▸ **SUPPLIED ENTRIES**:
________________________

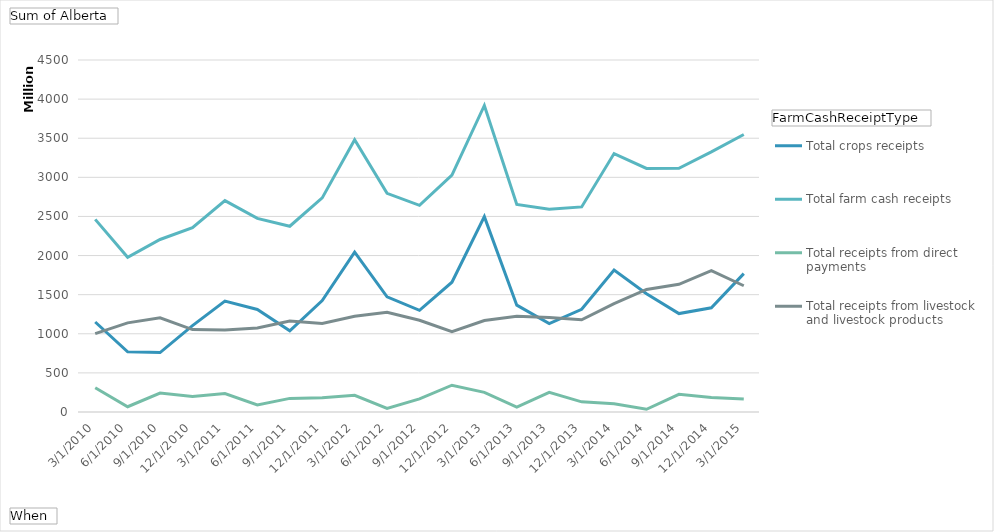
| Category | Total crops receipts | Total farm cash receipts | Total receipts from direct payments | Total receipts from livestock and livestock products |
|---|---|---|---|---|
| 3/1/2010 | 1150575000 | 2462546000 | 310505000 | 1001466000 |
| 6/1/2010 | 769728000 | 1977150000 | 67566000 | 1139856000 |
| 9/1/2010 | 759583000 | 2205468000 | 241307000 | 1204579000 |
| 12/1/2010 | 1104378000 | 2355752000 | 197521000 | 1053853000 |
| 3/1/2011 | 1416922000 | 2702498000 | 235790000 | 1049786000 |
| 6/1/2011 | 1310652000 | 2474987000 | 89032000 | 1075303000 |
| 9/1/2011 | 1037547000 | 2374763000 | 174013000 | 1163202000 |
| 12/1/2011 | 1423930000 | 2737194000 | 182481000 | 1130783000 |
| 3/1/2012 | 2044570000 | 3481674000 | 214137000 | 1222966000 |
| 6/1/2012 | 1472414000 | 2794776000 | 46876000 | 1275486000 |
| 9/1/2012 | 1300051000 | 2641459000 | 168106000 | 1173302000 |
| 12/1/2012 | 1659178000 | 3027919000 | 342487000 | 1026254000 |
| 3/1/2013 | 2497236000 | 3918765000 | 251407000 | 1170122000 |
| 6/1/2013 | 1366001000 | 2652935000 | 62873000 | 1224061000 |
| 9/1/2013 | 1129807000 | 2590761000 | 252230000 | 1208724000 |
| 12/1/2013 | 1312879000 | 2621640000 | 129852000 | 1178909000 |
| 3/1/2014 | 1814743000 | 3304017000 | 104282000 | 1384992000 |
| 6/1/2014 | 1511094000 | 3113266000 | 34860000 | 1567311000 |
| 9/1/2014 | 1258525000 | 3115963000 | 225446000 | 1631992000 |
| 12/1/2014 | 1332771000 | 3325322000 | 184686000 | 1807865000 |
| 3/1/2015 | 1768732000 | 3547320000 | 164674000 | 1613914000 |
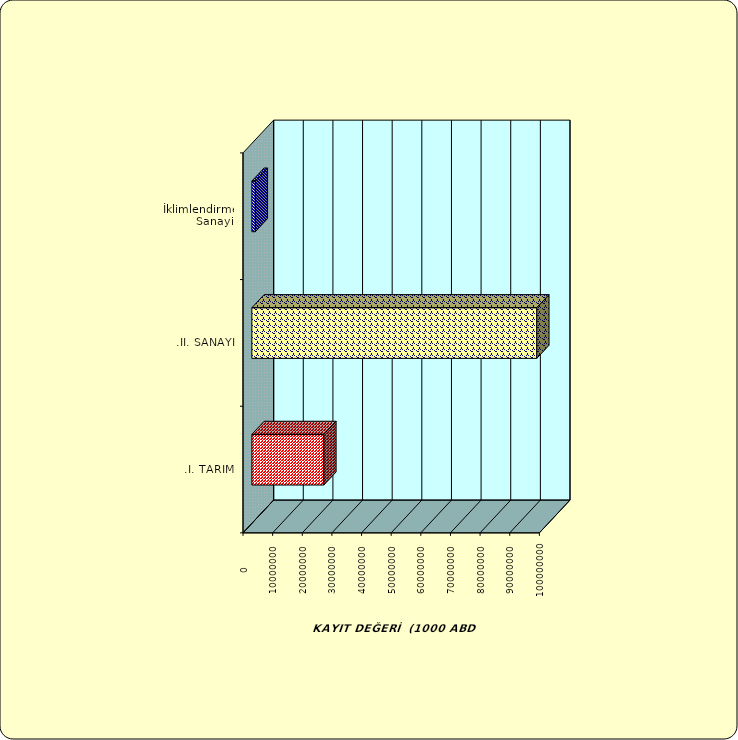
| Category | Series 0 |
|---|---|
| .I. TARIM | 24289807.022 |
| .II. SANAYİ | 96142549.971 |
|  İklimlendirme Sanayii | 1154731.477 |
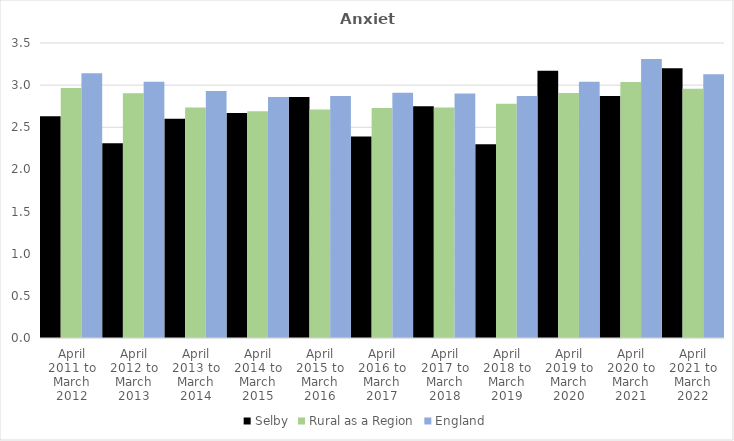
| Category | Selby | Rural as a Region | England |
|---|---|---|---|
| April 2011 to March 2012 | 2.63 | 2.967 | 3.14 |
| April 2012 to March 2013 | 2.31 | 2.904 | 3.04 |
| April 2013 to March 2014 | 2.6 | 2.734 | 2.93 |
| April 2014 to March 2015 | 2.67 | 2.691 | 2.86 |
| April 2015 to March 2016 | 2.86 | 2.711 | 2.87 |
| April 2016 to March 2017 | 2.39 | 2.729 | 2.91 |
| April 2017 to March 2018 | 2.75 | 2.736 | 2.9 |
| April 2018 to March 2019 | 2.3 | 2.78 | 2.87 |
| April 2019 to March 2020 | 3.17 | 2.908 | 3.04 |
| April 2020 to March 2021 | 2.87 | 3.036 | 3.31 |
| April 2021 to March 2022 | 3.2 | 2.956 | 3.13 |
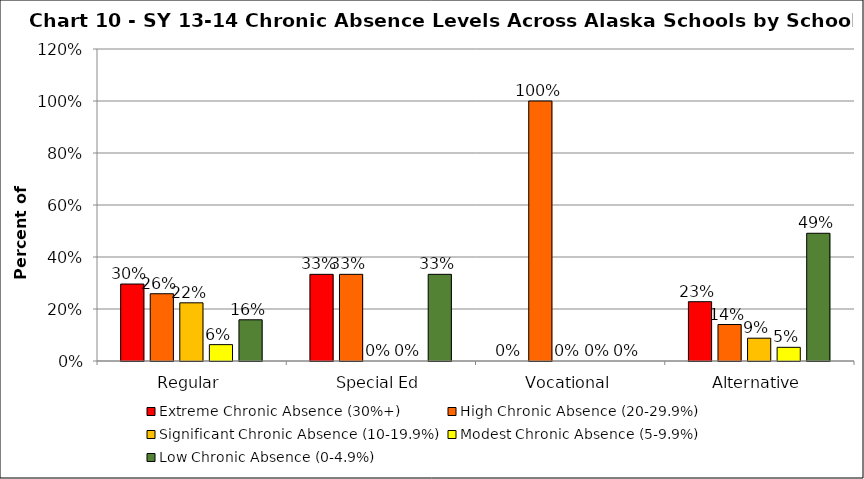
| Category | Extreme Chronic Absence (30%+) | High Chronic Absence (20-29.9%) | Significant Chronic Absence (10-19.9%) | Modest Chronic Absence (5-9.9%) | Low Chronic Absence (0-4.9%) |
|---|---|---|---|---|---|
| 0 | 0.296 | 0.259 | 0.224 | 0.063 | 0.159 |
| 1 | 0.333 | 0.333 | 0 | 0 | 0.333 |
| 2 | 0 | 1 | 0 | 0 | 0 |
| 3 | 0.228 | 0.14 | 0.088 | 0.053 | 0.491 |

________________________

▸ **WHAT YOU HAVE TO DO**: Beginning with the line above that contains "67566000 | 1139856000 |" and ending with the line that contains "2.736 | 2.9 |", quote each line exactly, keeping out the pictures.

▸ **WRITTEN ANSWER**:
| 6/1/2010 | 769728000 | 1977150000 | 67566000 | 1139856000 |
| 9/1/2010 | 759583000 | 2205468000 | 241307000 | 1204579000 |
| 12/1/2010 | 1104378000 | 2355752000 | 197521000 | 1053853000 |
| 3/1/2011 | 1416922000 | 2702498000 | 235790000 | 1049786000 |
| 6/1/2011 | 1310652000 | 2474987000 | 89032000 | 1075303000 |
| 9/1/2011 | 1037547000 | 2374763000 | 174013000 | 1163202000 |
| 12/1/2011 | 1423930000 | 2737194000 | 182481000 | 1130783000 |
| 3/1/2012 | 2044570000 | 3481674000 | 214137000 | 1222966000 |
| 6/1/2012 | 1472414000 | 2794776000 | 46876000 | 1275486000 |
| 9/1/2012 | 1300051000 | 2641459000 | 168106000 | 1173302000 |
| 12/1/2012 | 1659178000 | 3027919000 | 342487000 | 1026254000 |
| 3/1/2013 | 2497236000 | 3918765000 | 251407000 | 1170122000 |
| 6/1/2013 | 1366001000 | 2652935000 | 62873000 | 1224061000 |
| 9/1/2013 | 1129807000 | 2590761000 | 252230000 | 1208724000 |
| 12/1/2013 | 1312879000 | 2621640000 | 129852000 | 1178909000 |
| 3/1/2014 | 1814743000 | 3304017000 | 104282000 | 1384992000 |
| 6/1/2014 | 1511094000 | 3113266000 | 34860000 | 1567311000 |
| 9/1/2014 | 1258525000 | 3115963000 | 225446000 | 1631992000 |
| 12/1/2014 | 1332771000 | 3325322000 | 184686000 | 1807865000 |
| 3/1/2015 | 1768732000 | 3547320000 | 164674000 | 1613914000 |
| Category | Series 0 |
|---|---|
| .I. TARIM | 24289807.022 |
| .II. SANAYİ | 96142549.971 |
|  İklimlendirme Sanayii | 1154731.477 |
| Category | Selby | Rural as a Region | England |
|---|---|---|---|
| April 2011 to March 2012 | 2.63 | 2.967 | 3.14 |
| April 2012 to March 2013 | 2.31 | 2.904 | 3.04 |
| April 2013 to March 2014 | 2.6 | 2.734 | 2.93 |
| April 2014 to March 2015 | 2.67 | 2.691 | 2.86 |
| April 2015 to March 2016 | 2.86 | 2.711 | 2.87 |
| April 2016 to March 2017 | 2.39 | 2.729 | 2.91 |
| April 2017 to March 2018 | 2.75 | 2.736 | 2.9 |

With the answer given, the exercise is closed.